Which would you recommend?

2. I am not very familiar with HELOCs. Can someone describe the pros and cons, or point me to a good web info source?

3. I've read in a couple of books (Such as Weekend Millionaire Secrets to Investing in Real Estate) about getting a HELOC to make the initial down payment. Then immediately getting a mortgage on the new property to pay-off the HELOC. Perhaps I'm dense, but how does this work?

4. What are the odds of the current owner giving me a 0% loan?

5. Are there other ways of financing that I should consider?


Thank you for any and all advice!

If you can get a 0% loan you should always take it. FREE money. I'm skeptical he'll give you a 0% loan, but if he does, like I said, free money.

On the other hand, $1050 in rent to pay off a $185K mortgage sounds like a horrible deal (I'm from Indiana, $185K here buys a BIG house).

$185K loan @ 6.5% (more realistic rate) is $1169.33 per month, not counting taxes and insurance. Again, horrible deal.

Here in Indiana, I'm currently looking at a duplex that sells for ~$80K and each side rents for $600 per month. This should give me sufficient breathing room for maint., repairs, etc. Your deal is upside down from the start. No room for anything.
 
4. What are the odds of the current owner giving me a 0% loan?

I'd say the odds are 0 unless the owner really wants to help you out. Why would anyone give a 0% mortgage, unless they have way overpriced the house? In other words, if this is a personal decision, we have absolutely no insight into it so we can't tell you the odds. If it's a financial decision, there's no reason at all for him to do that.

And if you can get a 0% mortgage, why put 30% down? Why not ask for 100% financing, especially since it sounds like you may finance the 30% anyway?
 
Given a house built in 1939 and renovated many times, make sure you inspect for lead pipes, lead paint, asbestos and all sorts of other goodies that you might have to remove or mitigate.
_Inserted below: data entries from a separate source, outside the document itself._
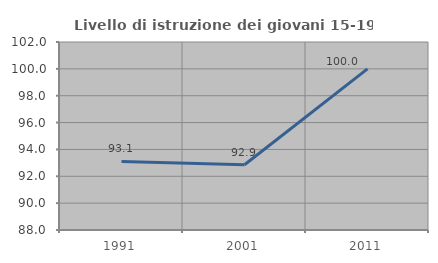
| Category | Livello di istruzione dei giovani 15-19 anni |
|---|---|
| 1991.0 | 93.103 |
| 2001.0 | 92.857 |
| 2011.0 | 100 |
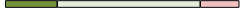
| Category | Series 0 | Series 1 | Series 2 | Series 3 |
|---|---|---|---|---|
| 0 | 4 | 11 | 3 | 0 |
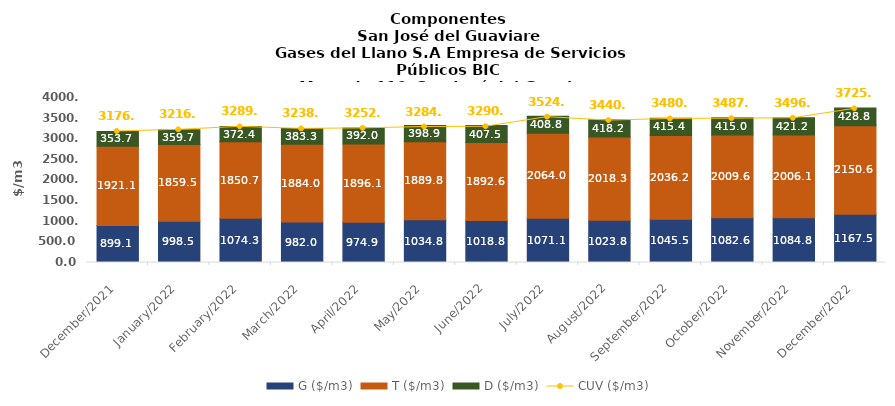
| Category | G ($/m3) | T ($/m3) | D ($/m3) |
|---|---|---|---|
| 2021-12-01 | 899.1 | 1921.09 | 353.72 |
| 2022-01-01 | 998.53 | 1859.54 | 359.67 |
| 2022-02-01 | 1074.31 | 1850.74 | 372.35 |
| 2022-03-01 | 981.99 | 1884.02 | 383.3 |
| 2022-04-01 | 974.88 | 1896.14 | 391.95 |
| 2022-05-01 | 1034.82 | 1889.75 | 398.91 |
| 2022-06-01 | 1018.78 | 1892.55 | 407.54 |
| 2022-07-01 | 1071.1 | 2063.95 | 408.78 |
| 2022-08-01 | 1023.83 | 2018.26 | 418.18 |
| 2022-09-01 | 1045.5 | 2036.21 | 415.42 |
| 2022-10-01 | 1082.55 | 2009.58 | 414.99 |
| 2022-11-01 | 1084.79 | 2006.14 | 421.15 |
| 2022-12-01 | 1167.54 | 2150.64 | 428.78 |
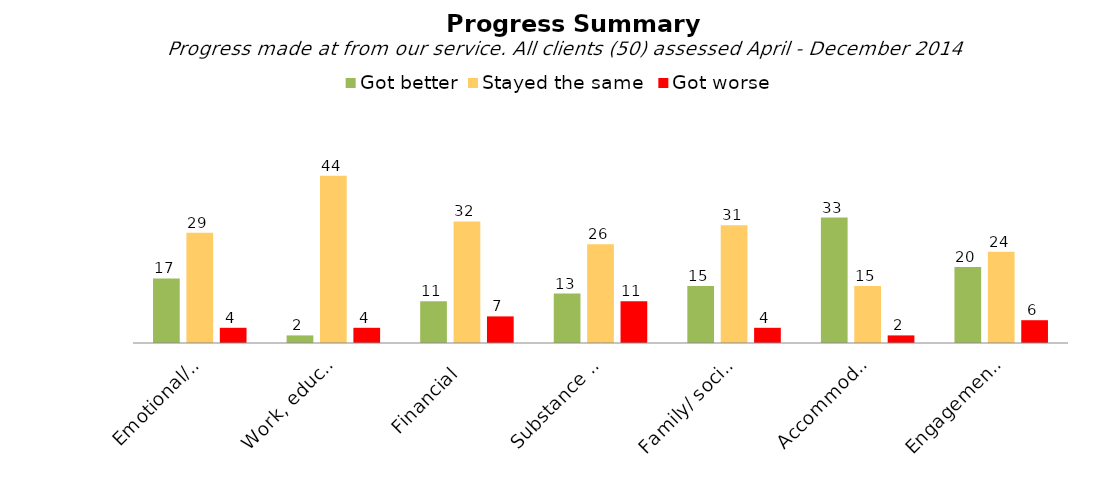
| Category | Got better | Stayed the same  | Got worse |
|---|---|---|---|
| Emotional/mental health  | 17 | 29 | 4 |
| Work, education and training | 2 | 44 | 4 |
| Financial  | 11 | 32 | 7 |
| Substance misuse | 13 | 26 | 11 |
| Family/ social relationships  | 15 | 31 | 4 |
| Accommodation | 33 | 15 | 2 |
| Engagement with services | 20 | 24 | 6 |

Someone willing to give you a zero loan for a long time seems too good to be true, so maybe he knows something about the property that you dont?
 
If you can get a 0% loan you should always take it. FREE money. I'm skeptical he'll give you a 0% loan, but if he does, like I said, free money.
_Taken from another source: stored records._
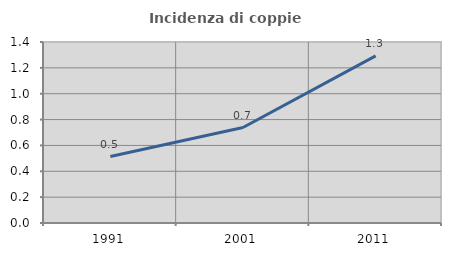
| Category | Incidenza di coppie miste |
|---|---|
| 1991.0 | 0.514 |
| 2001.0 | 0.739 |
| 2011.0 | 1.293 |
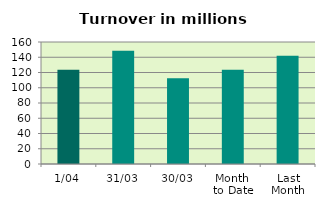
| Category | Series 0 |
|---|---|
| 1/04 | 123.609 |
| 31/03 | 148.61 |
| 30/03 | 112.34 |
| Month 
to Date | 123.609 |
| Last
Month | 142.086 |
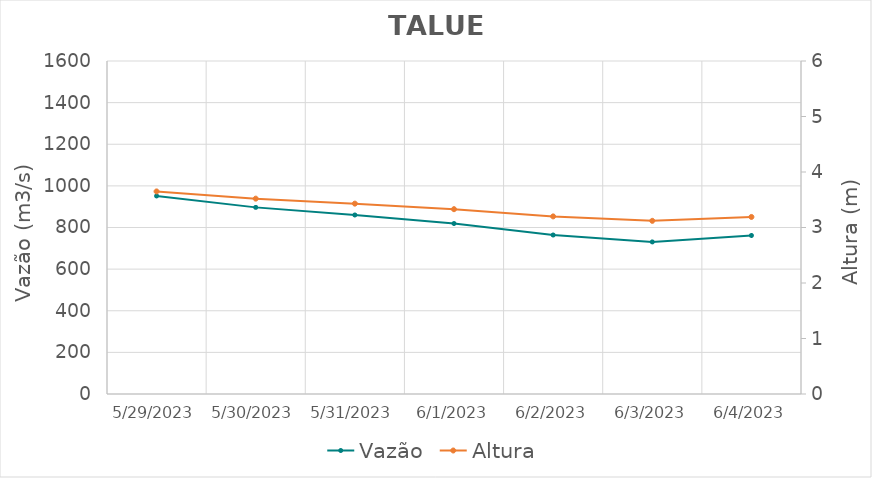
| Category | Vazão |
|---|---|
| 4/26/22 | 1550.77 |
| 4/25/22 | 1513.85 |
| 4/24/22 | 1449.65 |
| 4/23/22 | 1390 |
| 4/22/22 | 1337.8 |
| 4/21/22 | 1255.85 |
| 4/20/22 | 1234.26 |
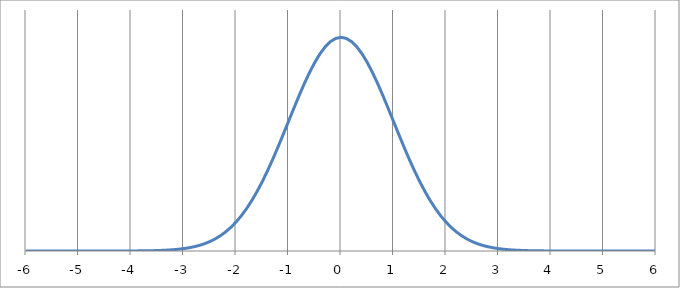
| Category | Series 0 |
|---|---|
| -6.0 | 0 |
| -5.9 | 0 |
| -5.8 | 0 |
| -5.7 | 0 |
| -5.6 | 0 |
| -5.5 | 0 |
| -5.4 | 0 |
| -5.3 | 0 |
| -5.2 | 0 |
| -5.1 | 0 |
| -5.0 | 0 |
| -4.9 | 0 |
| -4.8 | 0 |
| -4.7 | 0 |
| -4.6 | 0 |
| -4.5 | 0 |
| -4.4 | 0 |
| -4.3 | 0 |
| -4.2 | 0 |
| -4.1 | 0 |
| -4.0 | 0 |
| -3.9 | 0 |
| -3.8 | 0 |
| -3.7 | 0 |
| -3.6 | 0 |
| -3.5 | 0 |
| -3.4 | 0 |
| -3.3 | 0 |
| -3.2 | 0 |
| -3.1 | 0 |
| -3.0 | 0 |
| -2.9 | 0.001 |
| -2.8 | 0.001 |
| -2.7 | 0.001 |
| -2.6 | 0.001 |
| -2.5 | 0.002 |
| -2.4 | 0.002 |
| -2.3 | 0.003 |
| -2.2 | 0.004 |
| -2.1 | 0.004 |
| -2.0 | 0.005 |
| -1.9 | 0.007 |
| -1.8 | 0.008 |
| -1.7 | 0.009 |
| -1.6 | 0.011 |
| -1.5 | 0.013 |
| -1.4 | 0.015 |
| -1.3 | 0.017 |
| -1.2 | 0.019 |
| -1.1 | 0.022 |
| -1.0 | 0.024 |
| -0.9 | 0.027 |
| -0.8 | 0.029 |
| -0.7 | 0.031 |
| -0.6 | 0.033 |
| -0.5 | 0.035 |
| -0.4 | 0.037 |
| -0.3 | 0.038 |
| -0.2 | 0.039 |
| -0.1 | 0.04 |
| 0.0 | 0.04 |
| 0.1 | 0.04 |
| 0.2 | 0.039 |
| 0.3 | 0.038 |
| 0.4 | 0.037 |
| 0.5 | 0.035 |
| 0.6 | 0.033 |
| 0.7 | 0.031 |
| 0.8 | 0.029 |
| 0.9 | 0.027 |
| 1.0 | 0.024 |
| 1.1 | 0.022 |
| 1.2 | 0.019 |
| 1.3 | 0.017 |
| 1.4 | 0.015 |
| 1.5 | 0.013 |
| 1.6 | 0.011 |
| 1.7 | 0.009 |
| 1.8 | 0.008 |
| 1.9 | 0.007 |
| 2.0 | 0.005 |
| 2.1 | 0.004 |
| 2.2 | 0.004 |
| 2.3 | 0.003 |
| 2.4 | 0.002 |
| 2.5 | 0.002 |
| 2.6 | 0.001 |
| 2.7 | 0.001 |
| 2.8 | 0.001 |
| 2.9 | 0.001 |
| 3.0 | 0 |
| 3.1 | 0 |
| 3.2 | 0 |
| 3.3 | 0 |
| 3.4 | 0 |
| 3.5 | 0 |
| 3.6 | 0 |
| 3.7 | 0 |
| 3.8 | 0 |
| 3.9 | 0 |
| 4.0 | 0 |
| 4.1 | 0 |
| 4.2 | 0 |
| 4.3 | 0 |
| 4.4 | 0 |
| 4.5 | 0 |
| 4.6 | 0 |
| 4.7 | 0 |
| 4.8 | 0 |
| 4.9 | 0 |
| 5.0 | 0 |
| 5.1 | 0 |
| 5.2 | 0 |
| 5.3 | 0 |
| 5.4 | 0 |
| 5.5 | 0 |
| 5.6 | 0 |
| 5.7 | 0 |
| 5.8 | 0 |
| 5.9 | 0 |
| 6.0 | 0 |
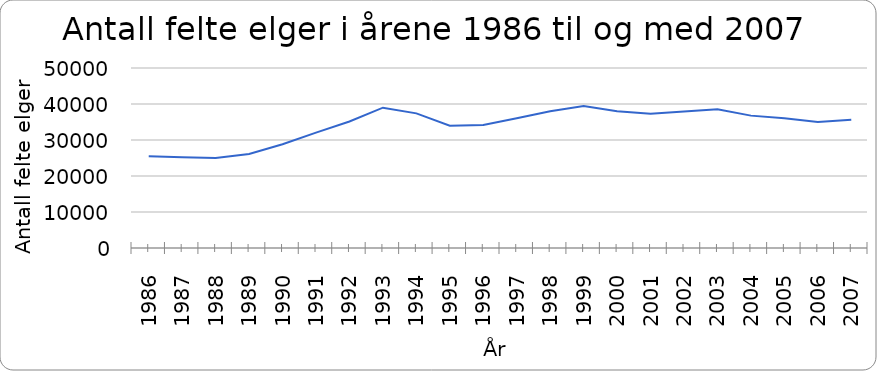
| Category | Antall felte elger |
|---|---|
| 1986.0 | 25511 |
| 1987.0 | 25199 |
| 1988.0 | 24972 |
| 1989.0 | 26127 |
| 1990.0 | 28841 |
| 1991.0 | 32053 |
| 1992.0 | 35145 |
| 1993.0 | 38980 |
| 1994.0 | 37401 |
| 1995.0 | 33955 |
| 1996.0 | 34141 |
| 1997.0 | 36059 |
| 1998.0 | 37957 |
| 1999.0 | 39423 |
| 2000.0 | 38000 |
| 2001.0 | 37300 |
| 2002.0 | 37892 |
| 2003.0 | 38564 |
| 2004.0 | 36770 |
| 2005.0 | 36026 |
| 2006.0 | 34978 |
| 2007.0 | 35657 |
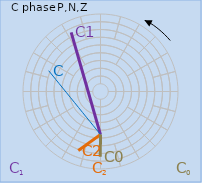
| Category | Series 0 | Series 1 | Series 2 | Series 3 | Series 4 | Series 5 | Series 6 | Series 7 | Series 8 |
|---|---|---|---|---|---|---|---|---|---|
| 0.0 | 1 | 1 | 1 | 1 | 1 | 1 | 1 | 1 | 1 |
| 0.416901582036859 | 1 | 1 | 1 | 1 | 1 | 1 | 1 | 1 | 1 |
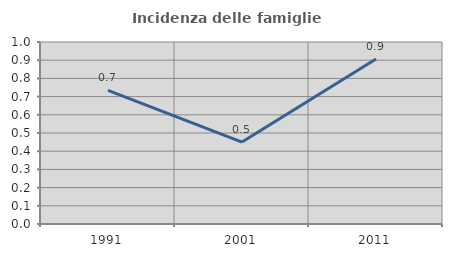
| Category | Incidenza delle famiglie numerose |
|---|---|
| 1991.0 | 0.734 |
| 2001.0 | 0.45 |
| 2011.0 | 0.906 |
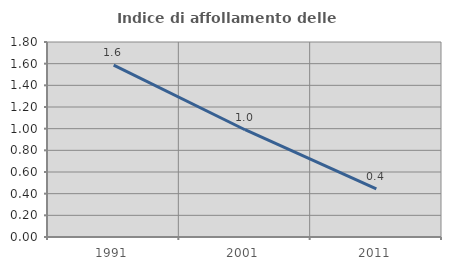
| Category | Indice di affollamento delle abitazioni  |
|---|---|
| 1991.0 | 1.586 |
| 2001.0 | 0.99 |
| 2011.0 | 0.445 |
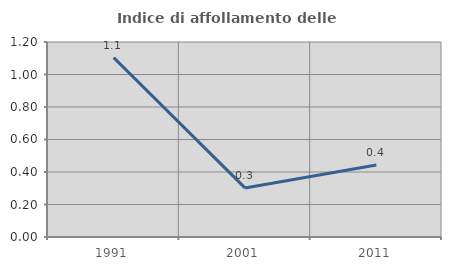
| Category | Indice di affollamento delle abitazioni  |
|---|---|
| 1991.0 | 1.104 |
| 2001.0 | 0.302 |
| 2011.0 | 0.443 |
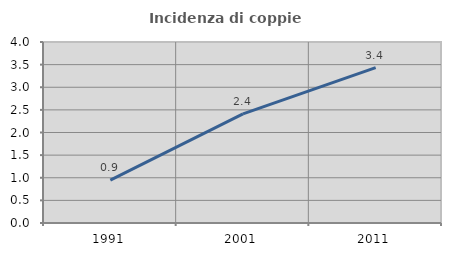
| Category | Incidenza di coppie miste |
|---|---|
| 1991.0 | 0.948 |
| 2001.0 | 2.412 |
| 2011.0 | 3.434 |

On the other hand, $1050 in rent to pay off a $185K mortgage sounds like a horrible deal (I'm from Indiana, $185K here buys a BIG house).
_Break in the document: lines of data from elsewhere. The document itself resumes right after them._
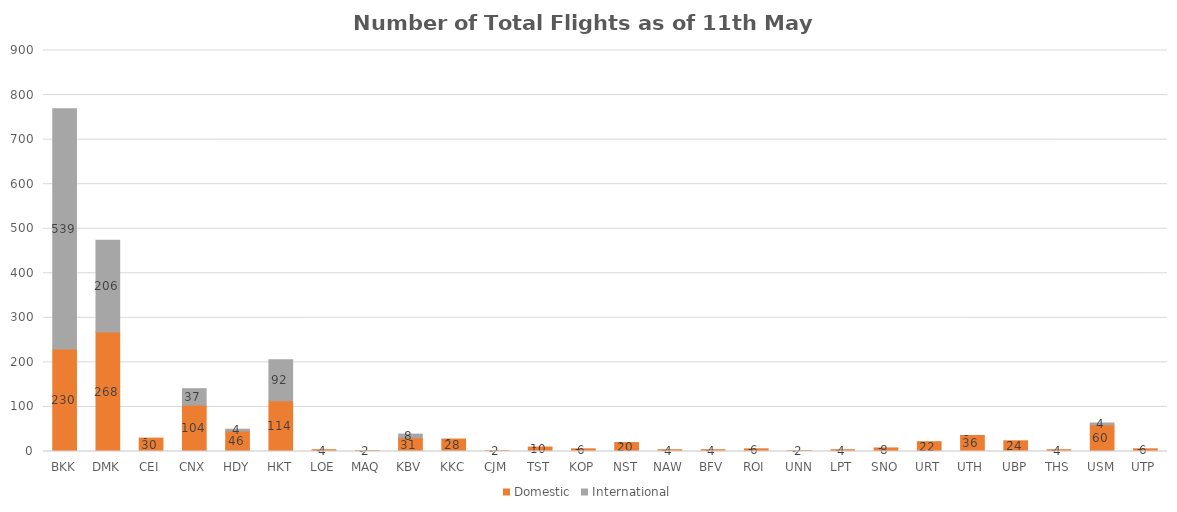
| Category | Domestic | International |
|---|---|---|
| BKK | 230 | 539 |
| DMK | 268 | 206 |
| CEI | 30 | 0 |
| CNX | 104 | 37 |
| HDY | 46 | 4 |
| HKT | 114 | 92 |
| LOE | 4 | 0 |
| MAQ | 2 | 0 |
| KBV | 31 | 8 |
| KKC | 28 | 0 |
| CJM | 2 | 0 |
| TST | 10 | 0 |
| KOP | 6 | 0 |
| NST | 20 | 0 |
| NAW | 4 | 0 |
| BFV | 4 | 0 |
| ROI | 6 | 0 |
| UNN | 2 | 0 |
| LPT | 4 | 0 |
| SNO | 8 | 0 |
| URT | 22 | 0 |
| UTH | 36 | 0 |
| UBP | 24 | 0 |
| THS | 4 | 0 |
| USM | 60 | 4 |
| UTP | 6 | 0 |
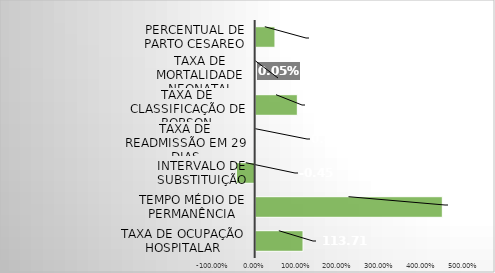
| Category | Series 0 |
|---|---|
| Taxa de Ocupação Hospitalar | 1.137 |
| Tempo Médio de permanência | 4.48 |
| Intervalo de substituição | -0.45 |
| Taxa de readmissão em 29 dias | 0.004 |
| Taxa de classificação de Robson | 1 |
| Taxa de mortalidade neonatal | 0 |
| Percentual de parto cesareo | 0.463 |
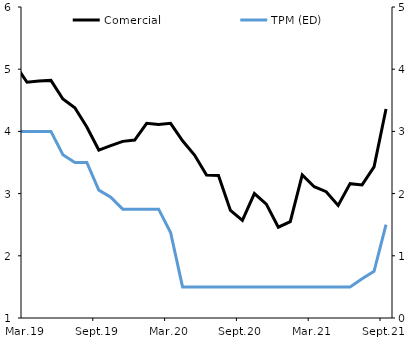
| Category | Comercial |
|---|---|
| 2013-01-01 | 7.935 |
| 2013-02-01 | 8.748 |
| 2013-03-01 | 6.842 |
| 2013-04-01 | 7.154 |
| 2013-05-01 | 7.092 |
| 2013-06-01 | 7.005 |
| 2013-07-01 | 7.236 |
| 2013-08-01 | 7.125 |
| 2013-09-01 | 6.895 |
| 2013-10-01 | 7.188 |
| 2013-11-01 | 6.639 |
| 2013-12-01 | 6.44 |
| 2014-01-01 | 6.42 |
| 2014-02-01 | 6.35 |
| 2014-03-01 | 6.26 |
| 2014-04-01 | 5.97 |
| 2014-05-01 | 5.8 |
| 2014-06-01 | 6.2 |
| 2014-07-01 | 5.65 |
| 2014-08-01 | 5.5 |
| 2014-09-01 | 5.26 |
| 2014-10-01 | 5.32 |
| 2014-11-01 | 5.22 |
| 2014-12-01 | 5.27 |
| 2015-01-01 | 5.28 |
| 2015-02-01 | 5.52 |
| 2015-03-01 | 5.45 |
| 2015-04-01 | 5.57 |
| 2015-05-01 | 5.28 |
| 2015-06-01 | 5.71 |
| 2015-07-01 | 5.53 |
| 2015-08-01 | 5.7 |
| 2015-09-01 | 5.52 |
| 2015-10-01 | 5.76 |
| 2015-11-01 | 5.61 |
| 2015-12-01 | 5.91 |
| 2016-01-01 | 6.13 |
| 2016-02-01 | 6.36 |
| 2016-03-01 | 6.1 |
| 2016-04-01 | 5.92 |
| 2016-05-01 | 5.77 |
| 2016-06-01 | 5.78 |
| 2016-07-01 | 5.68 |
| 2016-08-01 | 5.79 |
| 2016-09-01 | 5.86 |
| 2016-10-01 | 5.62 |
| 2016-11-01 | 5.61 |
| 2016-12-01 | 5.53 |
| 2017-01-01 | 5.51 |
| 2017-02-01 | 5.58 |
| 2017-03-01 | 5.32 |
| 2017-04-01 | 4.77 |
| 2017-05-01 | 4.88 |
| 2017-06-01 | 4.8 |
| 2017-07-01 | 4.81 |
| 2017-08-01 | 4.54 |
| 2017-09-01 | 4.56 |
| 2017-10-01 | 4.6 |
| 2017-11-01 | 4.54 |
| 2017-12-01 | 4.61 |
| 2018-01-01 | 4.54 |
| 2018-02-01 | 4.64 |
| 2018-03-01 | 4.25 |
| 2018-04-01 | 4.43 |
| 2018-05-01 | 4.62 |
| 2018-06-01 | 4.71 |
| 2018-07-01 | 4.33 |
| 2018-08-01 | 4.57 |
| 2018-09-01 | 4.44 |
| 2018-10-01 | 4.69 |
| 2018-11-01 | 4.74 |
| 2018-12-01 | 4.9 |
| 2019-01-01 | 4.9 |
| 2019-02-01 | 5.08 |
| 2019-03-01 | 4.79 |
| 2019-04-01 | 4.81 |
| 2019-05-01 | 4.82 |
| 2019-06-01 | 4.52 |
| 2019-07-01 | 4.38 |
| 2019-08-01 | 4.07 |
| 2019-09-01 | 3.7 |
| 2019-10-01 | 3.77 |
| 2019-11-01 | 3.84 |
| 2019-12-01 | 3.86 |
| 2020-01-01 | 4.13 |
| 2020-02-01 | 4.11 |
| 2020-03-01 | 4.13 |
| 2020-04-01 | 3.85 |
| 2020-05-01 | 3.62 |
| 2020-06-01 | 3.3 |
| 2020-07-01 | 3.29 |
| 2020-08-01 | 2.73 |
| 2020-09-01 | 2.57 |
| 2020-10-01 | 3 |
| 2020-11-01 | 2.83 |
| 2020-12-01 | 2.46 |
| 2021-01-01 | 2.55 |
| 2021-02-01 | 3.3 |
| 2021-03-01 | 3.11 |
| 2021-04-01 | 3.03 |
| 2021-05-01 | 2.81 |
| 2021-06-01 | 3.16 |
| 2021-07-01 | 3.14 |
| 2021-08-01 | 3.43 |
| 2021-09-01 | 4.36 |

$185K loan @ 6.5% (more realistic rate) is $1169.33 per month, not counting taxes and insurance. Again, horrible deal.

Here in Indiana, I'm currently looking at a duplex that sells for ~$80K and each side rents for $600 per month. This should give me sufficient breathing room for maint., repairs, etc. Your deal is upside down from the start. No room for anything.

CybrMike: I should clarify-the loan would be for about $145k by the time I make the first downpayment.

I wish we had your prices here. The price he wants is average for our market. Thats why the deal only works (cashflows) if he is willing to carry the loan at 0 or 1% interest. I agree the odds are low of him accepting such. But they are even lower if I don't ask!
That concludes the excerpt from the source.